Let's see how parallel computing works on the `acacia` dataset:


```r
plan(sequential)
tic()
acacia_res_seq <- cpr_rand_test(
  acacia$comm, acacia$phy,
  null_model = "curveball", n_reps = 100
)
#> Warning: Abundance data detected. Results will be the same as if using presence/absence data (no abundance weighting is used).
#> Warning: 'comm' is > 95% absences (zeros). Be sure that 'n_reps' and 'n_iterations' are sufficiently large to ensure adequate mixing of random communities
#> Warning: Dropping tips from the tree because they are not present in the community data: 
#>  Pararchidendron_pruinosum, Paraserianthes_lophantha
toc()
#> 107.131 sec elapsed
```


```r
# Run cpr_rand_test() in parallel with 2 CPUs
plan(multisession, workers = 2)
tic()
acacia_par_seq <- cpr_rand_test(
  acacia$comm, acacia$phy,
  null_model = "curveball", n_reps = 100
)
#> Warning: Abundance data detected. Results will be the same as if using presence/absence data (no abundance weighting is used).
#> Warning: 'comm' is > 95% absences (zeros). Be sure that 'n_reps' and 'n_iterations' are sufficiently large to ensure adequate mixing of random communities
#> Warning: Dropping tips from the tree because they are not present in the community data: 
#>  Pararchidendron_pruinosum, Paraserianthes_lophantha
toc()
#> 90.475 sec elapsed
plan(sequential)
```

And now we start to see the performance improvements that be can be gained from parallel computing!^[The settings used here are chosen to demonstrate performance gains from parellelization with short overall computation time, not for accurately calculating CANAPE.]

## Progress bars

If you'd like to track the progress of `cpr_rand_test()` in real time, you can enable a progress bar. There are two ways to do so (neither of these will show up on the webpage, but do try it at home!). Similar to parallelization, this is done outside of the actual function.
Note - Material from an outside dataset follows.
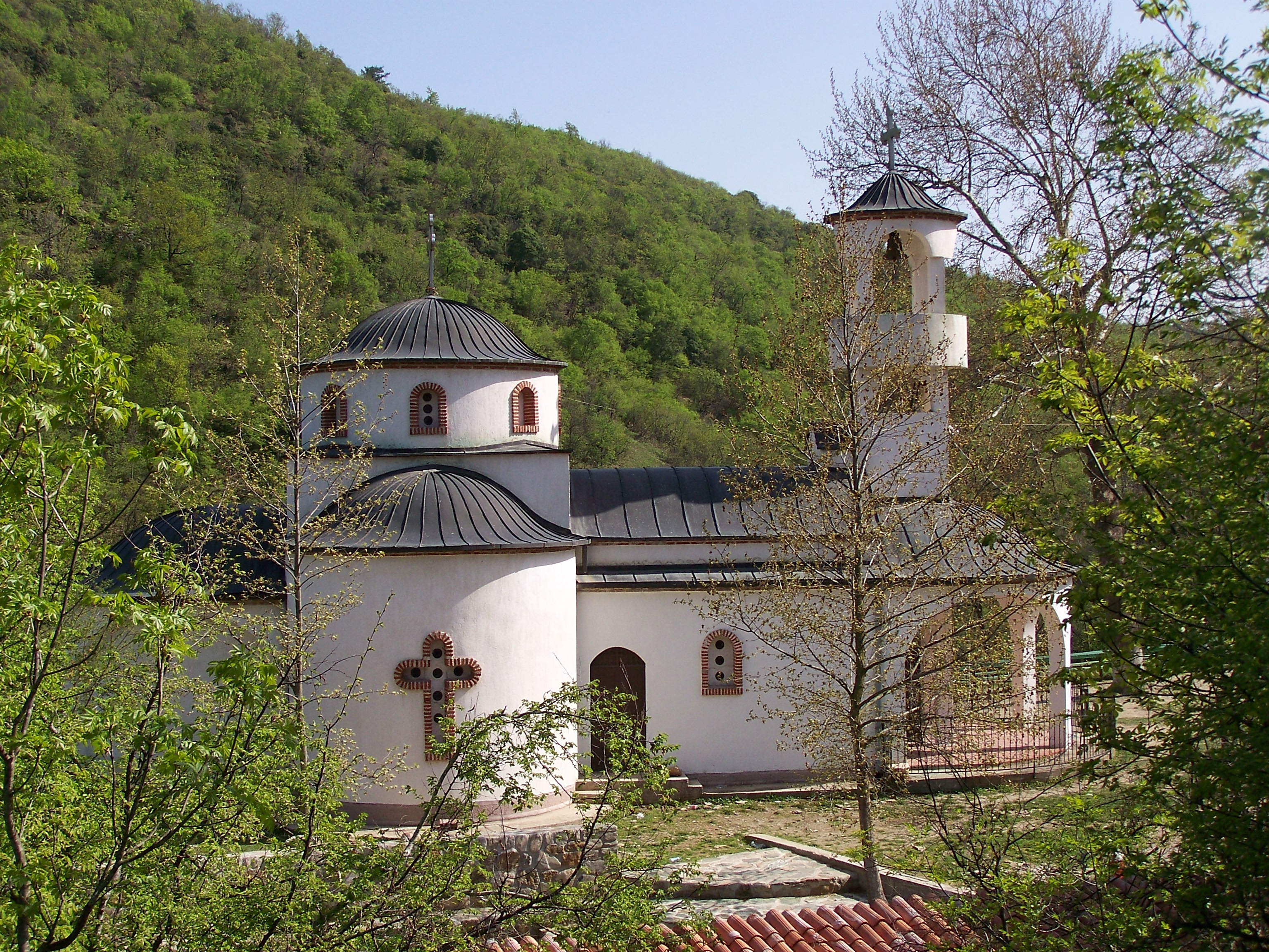 Strumica
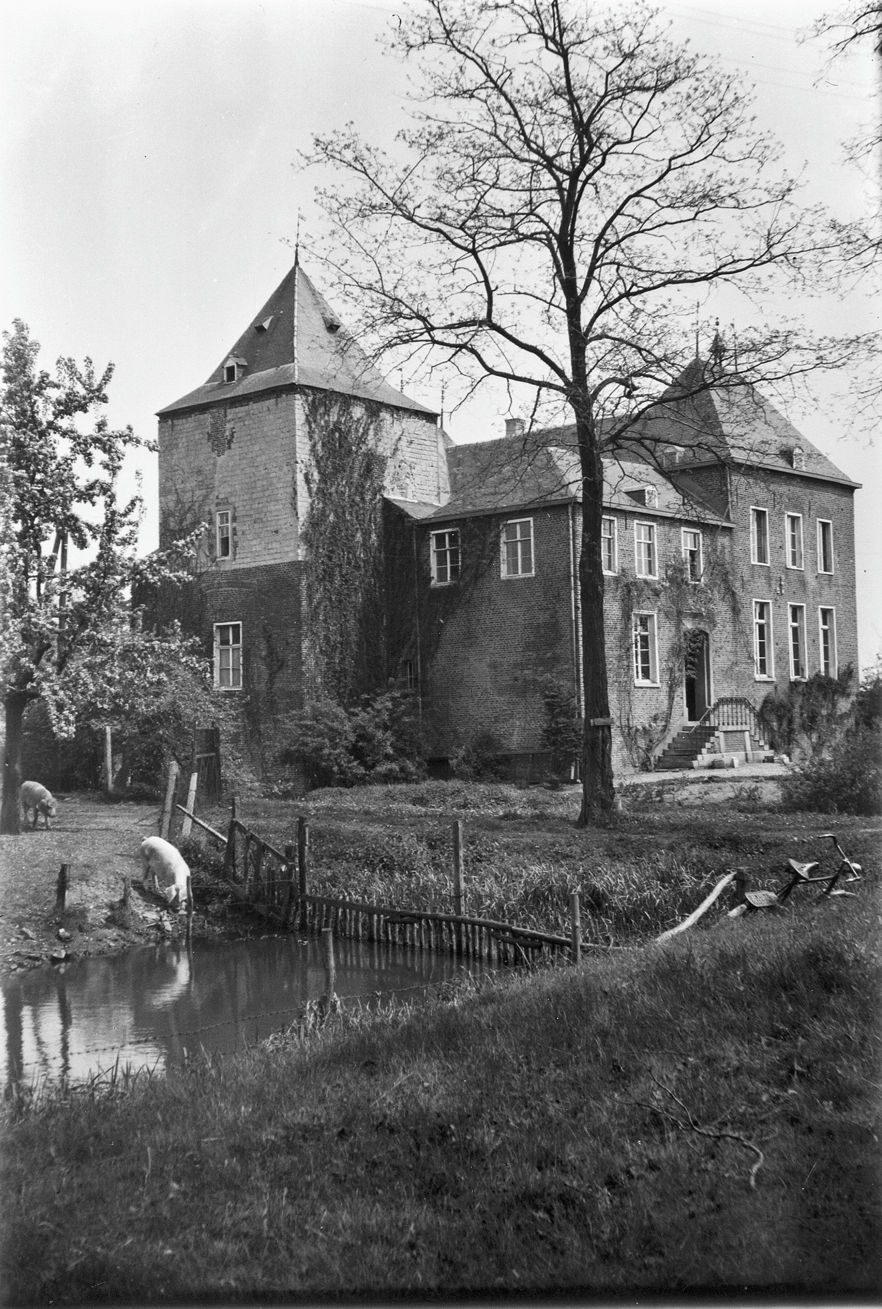 Kasteel: aanzicht

One way is to add `progressr::handlers(global = TRUE)` before `cpr_rand_test()`:


```r
progressr::handlers(global = TRUE)

biod_res_long <- cpr_rand_test(
  biod_example$comm, biod_example$phy,
  null_model = "swap", n_reps = 500
)
```

The other way is to place `cpr_rand_test()` inside the `progressr::with_progress()` function:


```r
progressr::with_progress(
  biod_res_long <- cpr_rand_test(
    biod_example$comm, biod_example$phy,
    null_model = "swap", n_reps = 500
  )
)
```

## Conclusion

This vignette shows how easy it is to enable parallel computing in `canaper`, and when it makes sense to do so. I hope it helps your analyses run faster!